> **Directions for this task**
Copy the lines below exactly. No picture goes into the copy.

─── Extracted data ───

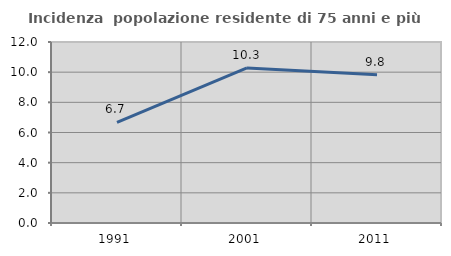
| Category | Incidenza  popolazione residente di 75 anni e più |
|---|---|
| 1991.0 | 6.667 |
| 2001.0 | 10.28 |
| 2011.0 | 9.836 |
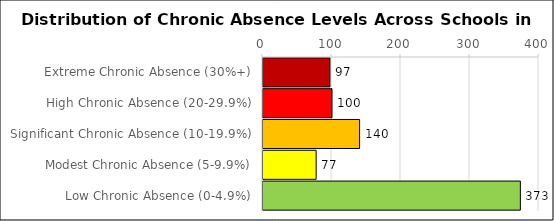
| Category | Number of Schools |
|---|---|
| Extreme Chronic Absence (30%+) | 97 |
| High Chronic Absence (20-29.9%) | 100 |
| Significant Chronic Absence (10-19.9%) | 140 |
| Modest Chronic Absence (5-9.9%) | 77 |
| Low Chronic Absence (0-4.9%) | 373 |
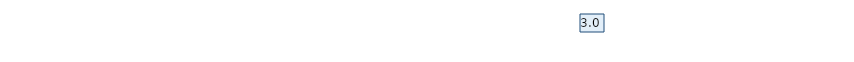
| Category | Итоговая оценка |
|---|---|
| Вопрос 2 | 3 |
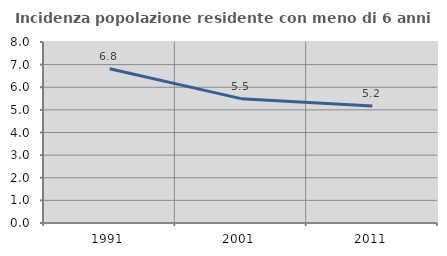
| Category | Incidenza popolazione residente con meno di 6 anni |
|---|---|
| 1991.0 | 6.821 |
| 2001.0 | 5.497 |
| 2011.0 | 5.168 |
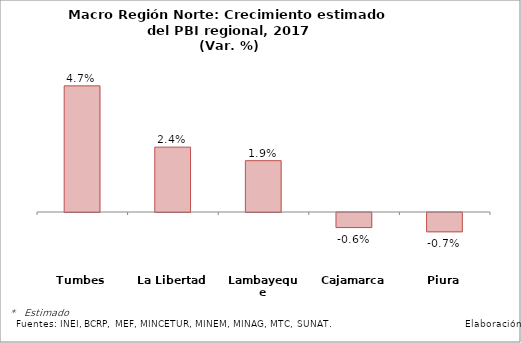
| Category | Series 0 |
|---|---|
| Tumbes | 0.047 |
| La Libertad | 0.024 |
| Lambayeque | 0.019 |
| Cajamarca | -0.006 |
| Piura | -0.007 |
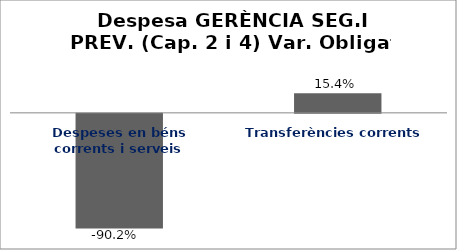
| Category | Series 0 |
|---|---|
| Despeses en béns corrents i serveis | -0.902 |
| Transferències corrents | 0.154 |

───

> **Answer space**
| Category | Incidenza  popolazione residente di 75 anni e più |
|---|---|
| 1991.0 | 6.667 |
| 2001.0 | 10.28 |
| 2011.0 | 9.836 |
| Category | Number of Schools |
|---|---|
| Extreme Chronic Absence (30%+) | 97 |
| High Chronic Absence (20-29.9%) | 100 |
| Significant Chronic Absence (10-19.9%) | 140 |
| Modest Chronic Absence (5-9.9%) | 77 |
| Low Chronic Absence (0-4.9%) | 373 |
| Category | Итоговая оценка |
|---|---|
| Вопрос 2 | 3 |
| Category | Incidenza popolazione residente con meno di 6 anni |
|---|---|
| 1991.0 | 6.821 |
| 2001.0 | 5.497 |
| 2011.0 | 5.168 |
| Category | Series 0 |
|---|---|
| Tumbes | 0.047 |
| La Libertad | 0.024 |
| Lambayeque | 0.019 |
| Cajamarca | -0.006 |
| Piura | -0.007 |
| Category | Series 0 |
|---|---|
| Despeses en béns corrents i serveis | -0.902 |
| Transferències corrents | 0.154 |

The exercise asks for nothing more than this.